JAKARTA, KOMPAS.com - Kuasa hukum PT Putraprima Mineral Mandiri (PMM), Poltak Silitonga membantah tudingan Satuan Tugas Penertiban Kawasan Hutan (Satgas PKH) yang menyebut perusahaannya tidak kooperatif dalam pemeriksaan kontainer berisi mineral yang akan diekspor melalui Batam, Kepulauan Riau.

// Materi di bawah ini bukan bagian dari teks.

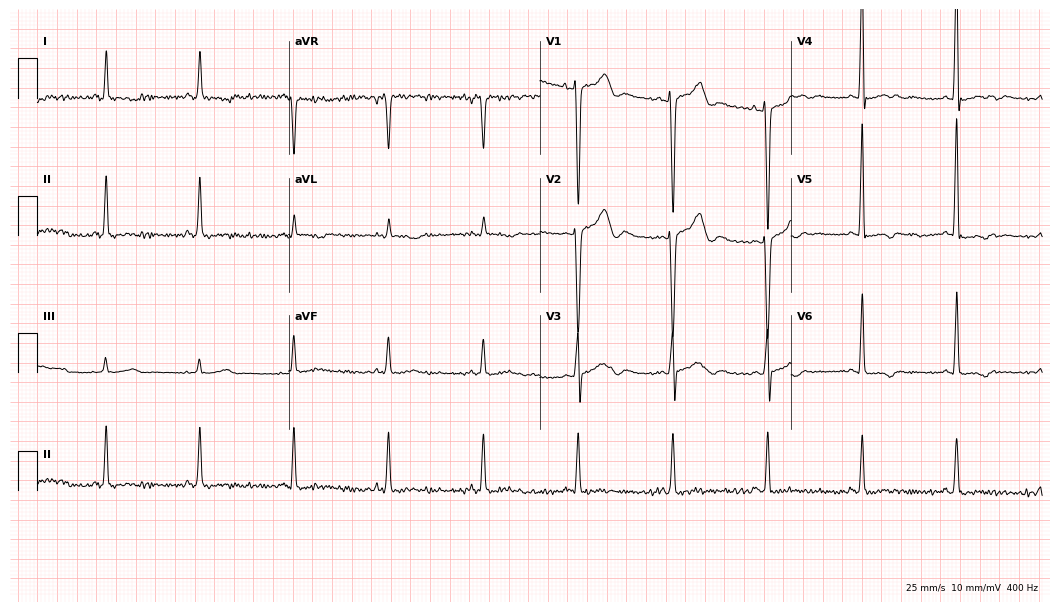
Electrocardiogram (10.2-second recording at 400 Hz), a 67-year-old male. Of the six screened findings (first-degree AV block, right bundle branch block (RBBB), left bundle branch block (LBBB), sinus bradycardia, atrial fibrillation (AF), sinus tachycardia), none is recorded. Only these six findings were labelled.

Menurut Poltak, PT PMM bukan menolak pemeriksaan, melainkan mempertahankan prosedur hukum terkait pembukaan segel kontainer yang sebelumnya telah dipasang oleh pihak berwenang."Kita bukan tidak kooperatif. Kita telah menjelaskan kepada Angkatan Laut bahwa barang kita itu sebelum dikapalkan untuk diekspor sudah dua kali diuji laboratorium oleh petugas yang berwenang, yaitu PT Sucofindo dan Bea Cukai, dan dinyatakan lolos uji serta layak diekspor," kata Poltak dalam keterangannya, Sabtu (30/5/2026).
Baca juga: Satgas PKH Siap Hadapi PT PMM di Jalur Hukum soal Kasus Kontainer Mineral di Batam
Poltak menjelaskan, komoditas yang diekspor PT PMM adalah ilmenit yang menurutnya merupakan barang yang diizinkan pemerintah untuk diekspor ke China.
Ia menegaskan seluruh proses ekspor telah melalui pengujian laboratorium, verifikasi dokumen, dan persetujuan dari Direktorat Jenderal Bea dan Cukai serta PT Sucofindo.